- The problem
Your task is to print all of the data below exactly, with no pictures included.

[Records from a data collection]
☆ ☆ ☆ ☆ ☆ ☆ ☆

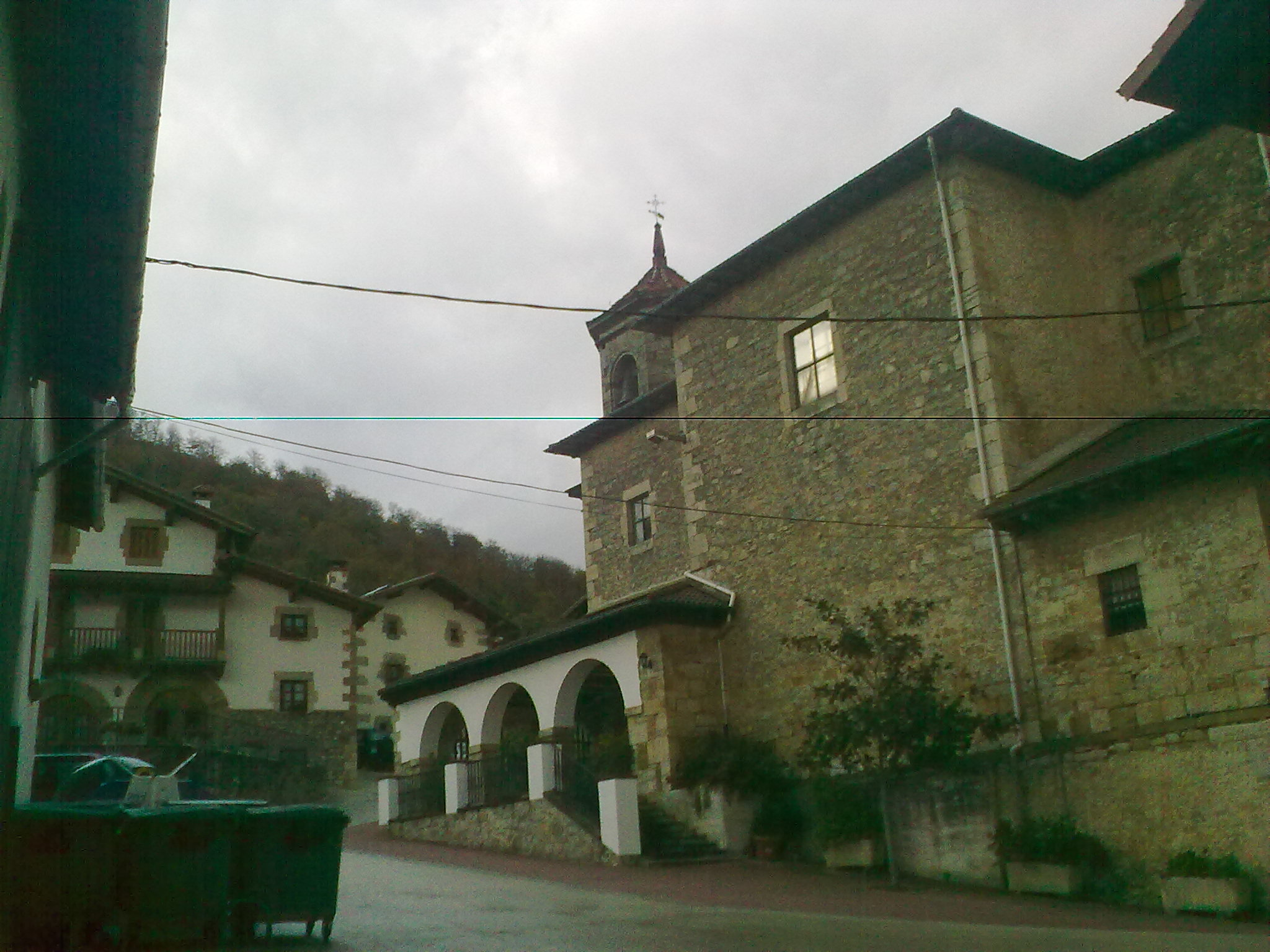 Ultzama
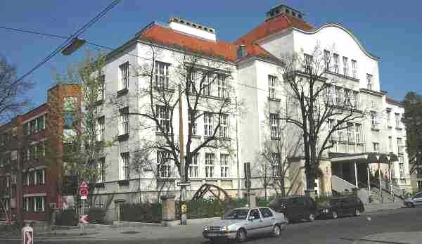 ehemalige Komenskyschule in Ottakring (Herbststraße 104)
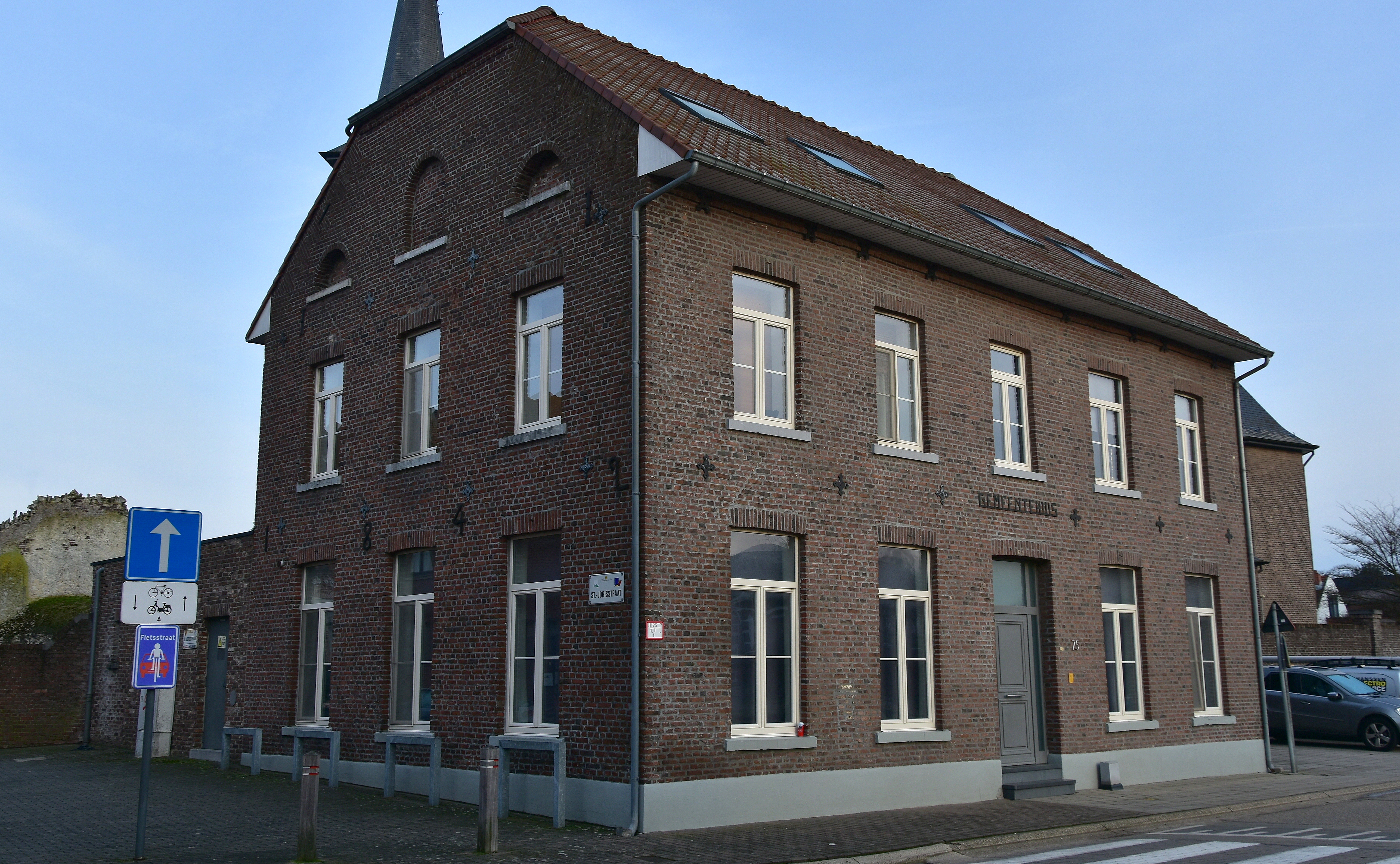 Voormalig gemeentehuis (1130) Boorsem 28-12-2019
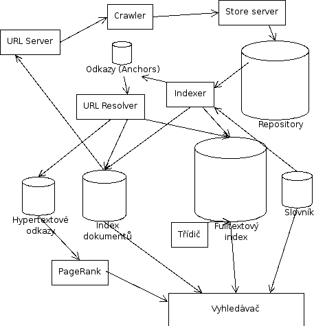 Struktura vyhledávače Google. Podle dokumentu The Anatomy of a Large-Scale Hypertextual Web Search Engine (Sergey Brin, Lawrence Page; Computer Networks and ISDN Systems, 30(1998), 107-117) namaloval che v programu Dia.
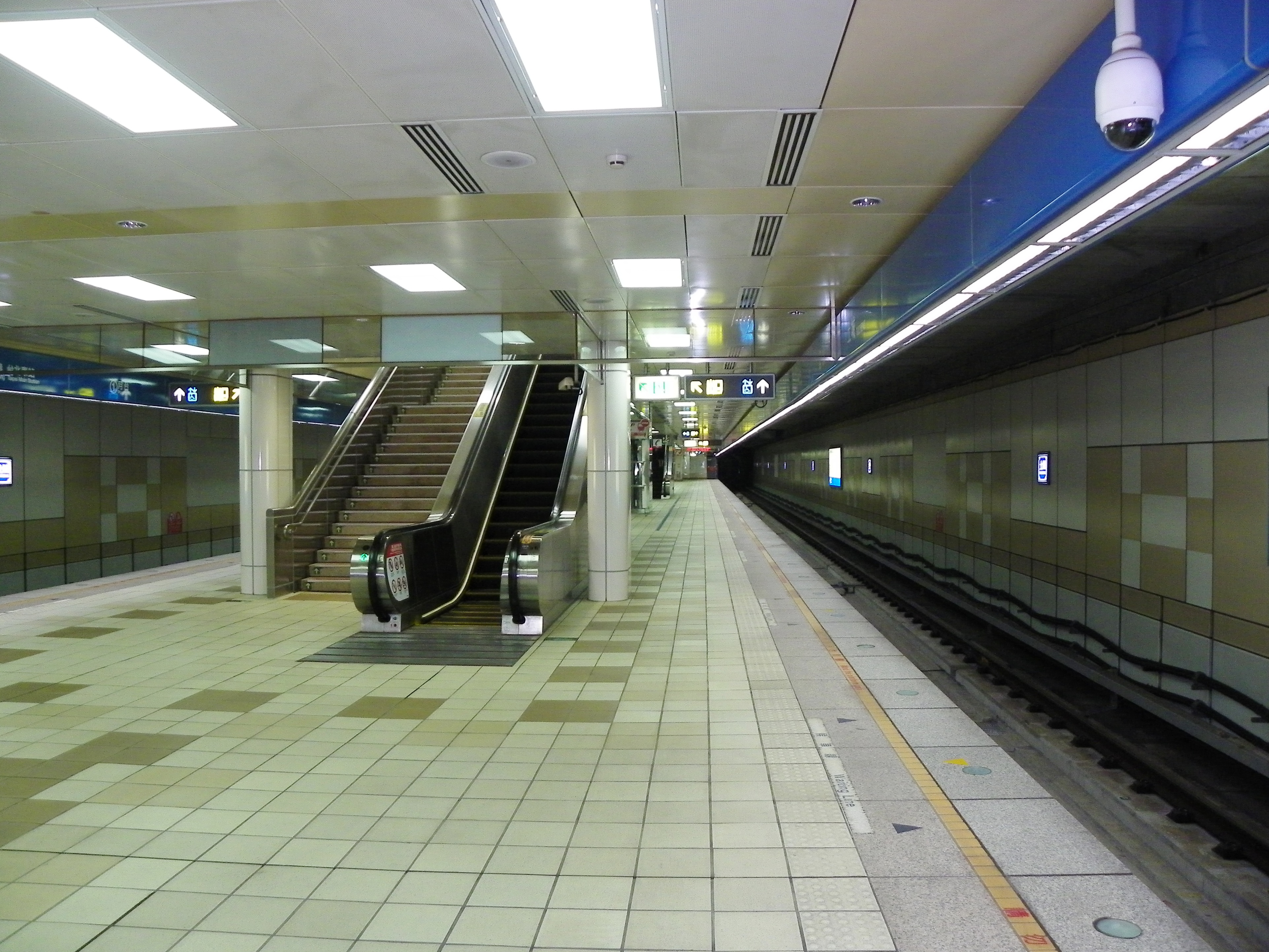 台北捷運土城線土城駅ホーム。
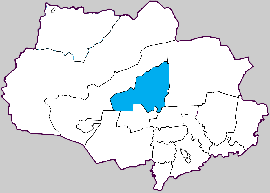 Колпашевский район Томской области
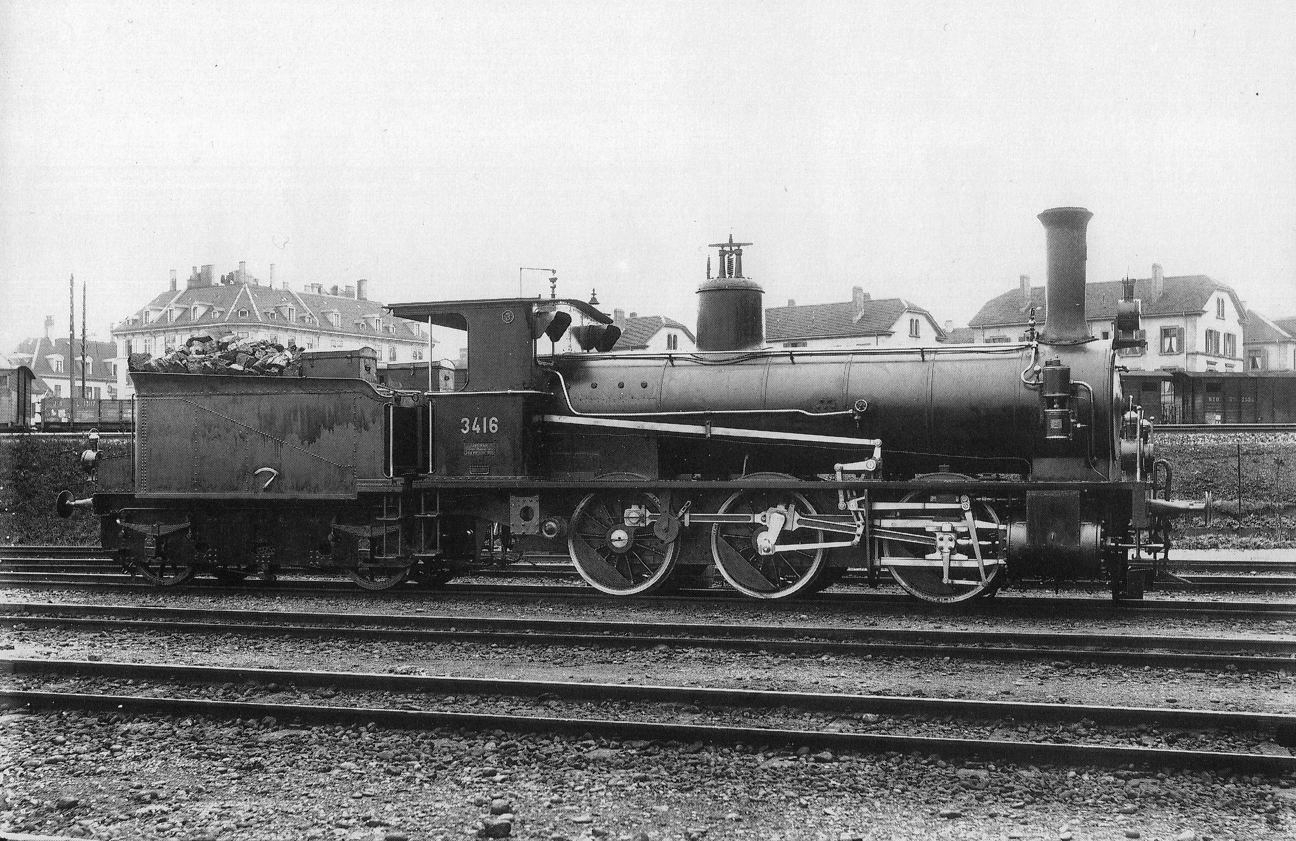 Güterzuglocomotive Nr. 3416 des Typs D 3/3 der Schweizeriſchen Bundesbahnen mit Schlepp-Tender, bis 1902 C3T Nr. 376 der Schweizeriſchen Nordoſtbahn, gebaut 1895 inn der Schweizeriſchen Locomotiv- und Machines-Fabrique zů Winterthur (Fabr.-Nr. 938), 1911 außer Dienſt geſtellt und anſchließend abgebrochen; aufgnommen um 1903 im Fahrzeug-Dépôt F zů Zürich.
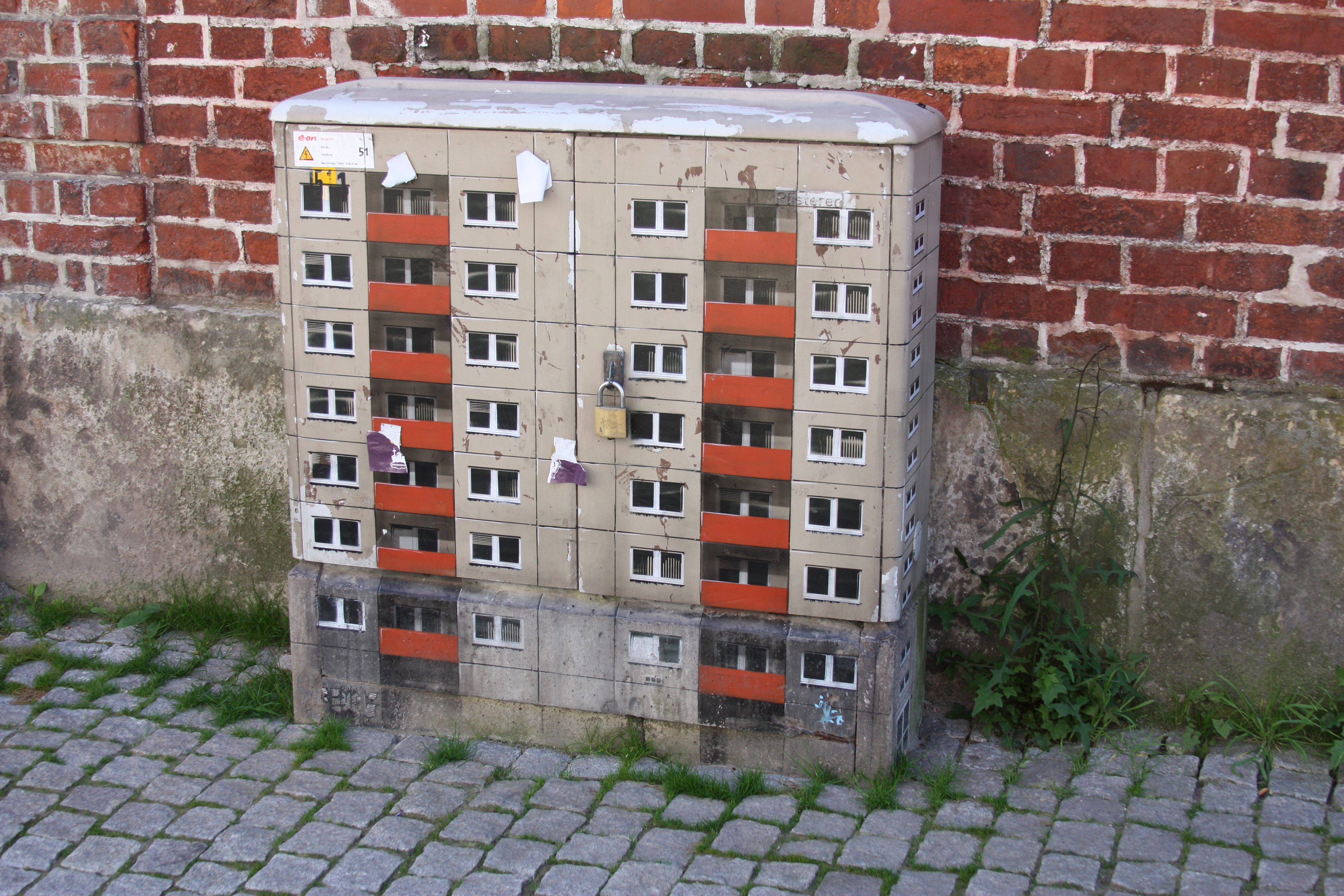 Evol: einer von 15 im Rahmen der ARTotale bemalten Stromkasten in Lüneburg

☆ ☆ ☆ ☆ ☆ ☆ ☆

- Solution for this exercise
 Ultzama
 ehemalige Komenskyschule in Ottakring (Herbststraße 104)
 Voormalig gemeentehuis (1130) Boorsem 28-12-2019
 Struktura vyhledávače Google. Podle dokumentu The Anatomy of a Large-Scale Hypertextual Web Search Engine (Sergey Brin, Lawrence Page; Computer Networks and ISDN Systems, 30(1998), 107-117) namaloval che v programu Dia.
 台北捷運土城線土城駅ホーム。
 Колпашевский район Томской области
 Güterzuglocomotive Nr. 3416 des Typs D 3/3 der Schweizeriſchen Bundesbahnen mit Schlepp-Tender, bis 1902 C3T Nr. 376 der Schweizeriſchen Nordoſtbahn, gebaut 1895 inn der Schweizeriſchen Locomotiv- und Machines-Fabrique zů Winterthur (Fabr.-Nr. 938), 1911 außer Dienſt geſtellt und anſchließend abgebrochen; aufgnommen um 1903 im Fahrzeug-Dépôt F zů Zürich.
 Evol: einer von 15 im Rahmen der ARTotale bemalten Stromkasten in Lüneburg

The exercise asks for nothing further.